Damn Wurger. Those are fantastic! I like the top one of the 1st bunch and the top one of the 2nd bunch.


----------



## Catch22 (Apr 10, 2008)

Thorlifter said:


> Damn Wurger. Those are fantastic! I like the top one of the 1st bunch and the top one of the 2nd bunch.

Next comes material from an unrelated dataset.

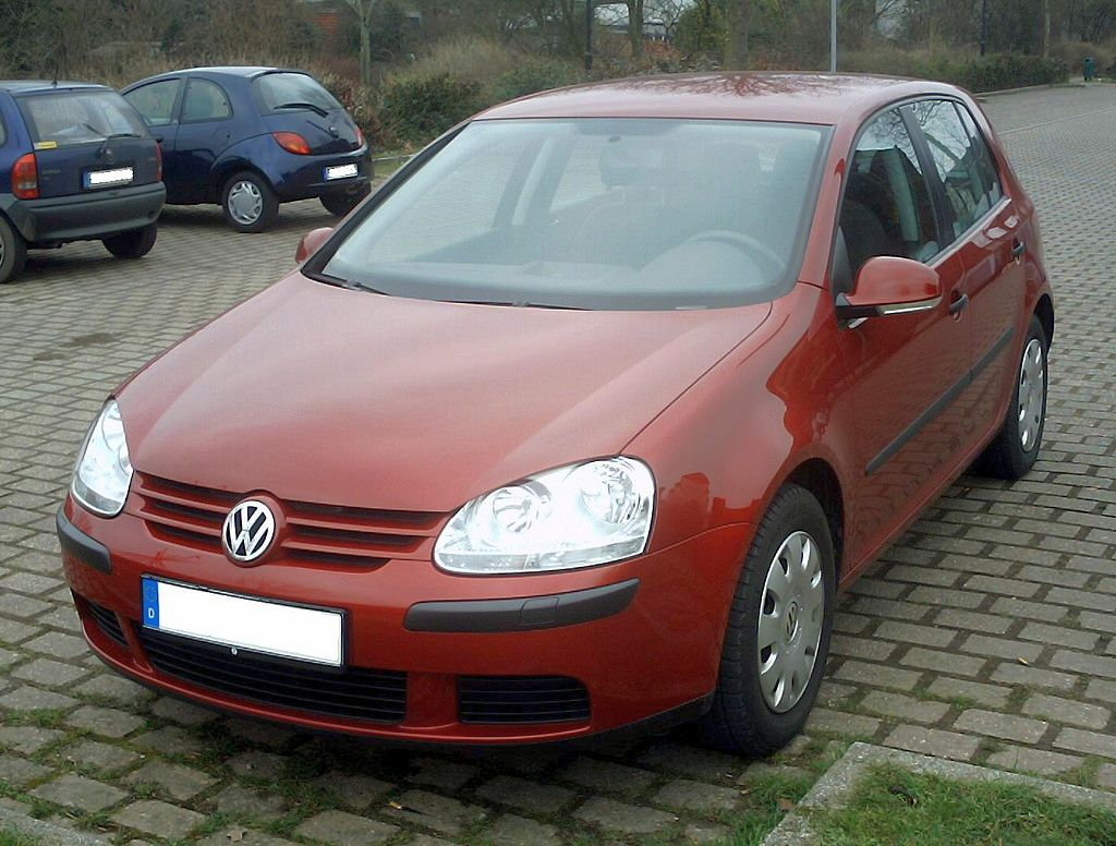 VW Golf

My prefrences are the same. Very cool Wurger!


----------



## A4K (Apr 11, 2008)

I like the fifth one of the top bunch the most. Great work again, Wojtek!


----------



## Wurger (Apr 11, 2008)

THX guys. Here two other projects.


----------



## Heinz (Apr 13, 2008)

Wow fantastic work Wojtek 

You are very thoughtful!


----------



## Wurger (Apr 14, 2008)

THX Alex.


----------



## ScOoTeR1992 (Apr 22, 2008)

woah man very cool i reckon it will be very hard for him to chose one


----------



## Wurger (Apr 22, 2008)

I hope , not.


----------



## Wurger (Aug 18, 2008)

Hi Gerar,

Here you are a Zip file with all siggies I have made for you.Download this file and unzip.Choose the one you like the most and upload here or somewhere in the forum .You can start here in the section your own thread with them for that purpose..And then set the pic as your siggy.Enjoy.

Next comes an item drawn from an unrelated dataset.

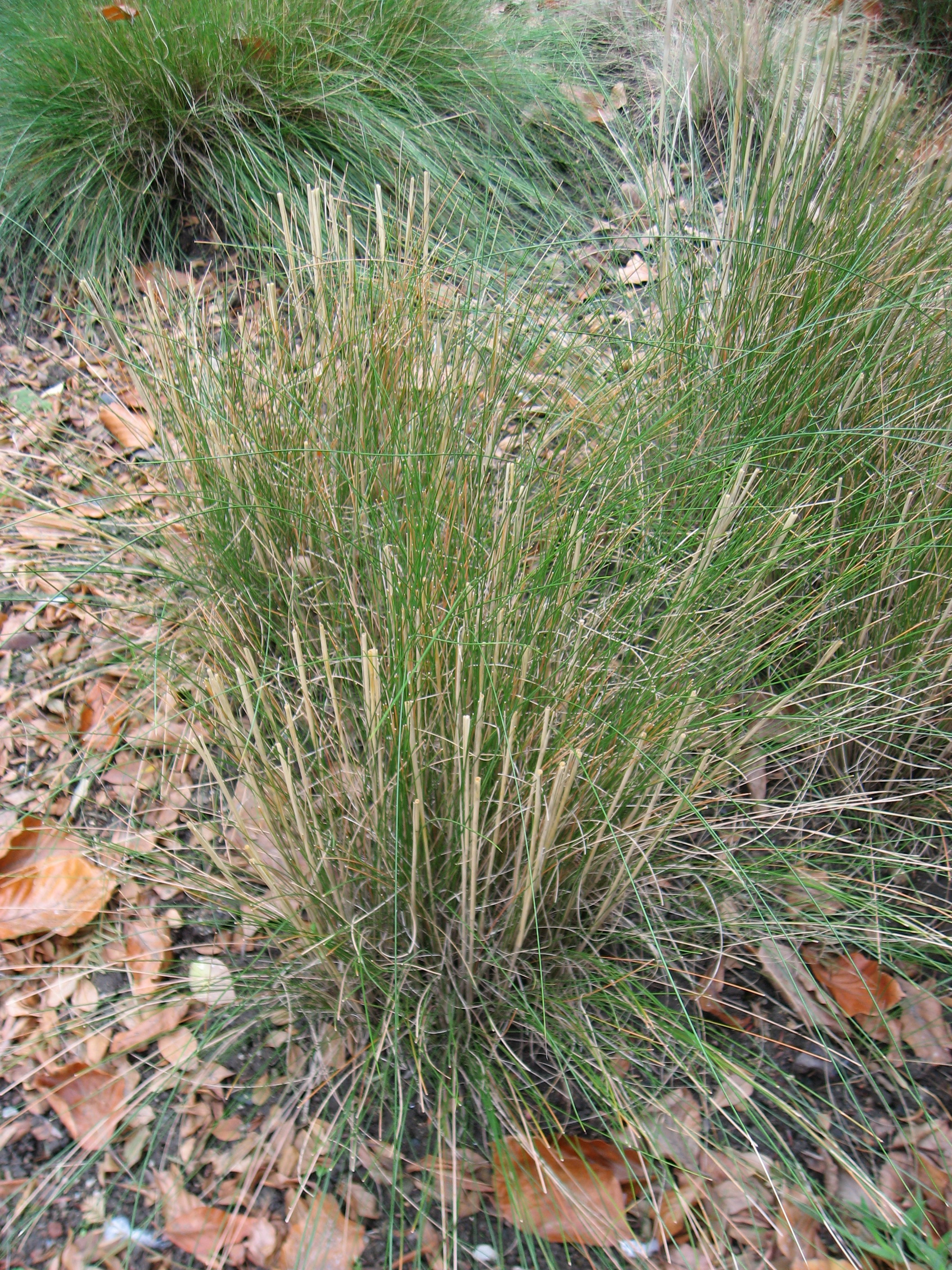 Kavyl tenkolistý

BTW You can look at the thread.It was started for you.


----------



## ccheese (Aug 18, 2008)

Thorlifter said:


> Damn Wurger. Those are fantastic! I like the top one of the 1st bunch and the top one of the 2nd bunch.



Me too !!

Charles


----------



## Heinz (Aug 27, 2008)

So has Gerar used one these fabolous sigs?


----------



## Lucky13 (Aug 28, 2008)

Where's Gerar and A4K btw?


----------



## Heinz (Aug 28, 2008)

A4k is busy with work last time I spoke with Evan.


----------



## Wurger (Aug 28, 2008)

Gerar is here on the forum quite seldom.I have sent him a couple e-mails about his siggies but no reply so far.That's way I have set myself the siggy for him.I hope he will be glad.

Evan hasn't sent me any e-mails recently, so I guess he is very busy at work like Heinz said.


----------



## Thorlifter (Sep 1, 2008)

A4K is still around. He was online a couple days ago according to his profile stats.

Gerar hasn't been on in a couple weeks. I hope he is just busy and will be back soon.


----------



## Heinz (Sep 1, 2008)

Ya A4k sent me a PM and hes doing well.


----------



## Lucky13 (Sep 1, 2008)

Give them my very best the next time....


----------



## B-17engineer (Sep 1, 2008)

WOW great job Wurger!


----------



## Flyboy2 (Sep 1, 2008)

Hey what programs do you use for stuff like that. I think its about time i made myself one of those


----------



## Marcel (Sep 1, 2008)

I use Paintshop pro, but the best is Adobe photoshop. It should be as I discovered it costs about 10 times Painshop Pro (800 euro's vs 60 Euro's)


----------



## Gnomey (Sep 1, 2008)

What Marcel says. There are enough people around on here now that will (try to) make you one if you provide the details.


----------



## Wurger (Sep 2, 2008)

I agree with Gnomey.
Personally, I use Photoshop.


----------



## Flyboy2 (Sep 2, 2008)

Ok i'll see what i can get...
I may be back on this thread soon though asking for assistance :]


----------



## Wurger (Sep 2, 2008)

No problem.


----------



## Gnomey (Sep 3, 2008)

Yep, we'll be watching


----------



## fly boy (Sep 10, 2008)

should make a froum where we post siggys for all of us and make it a sticky


----------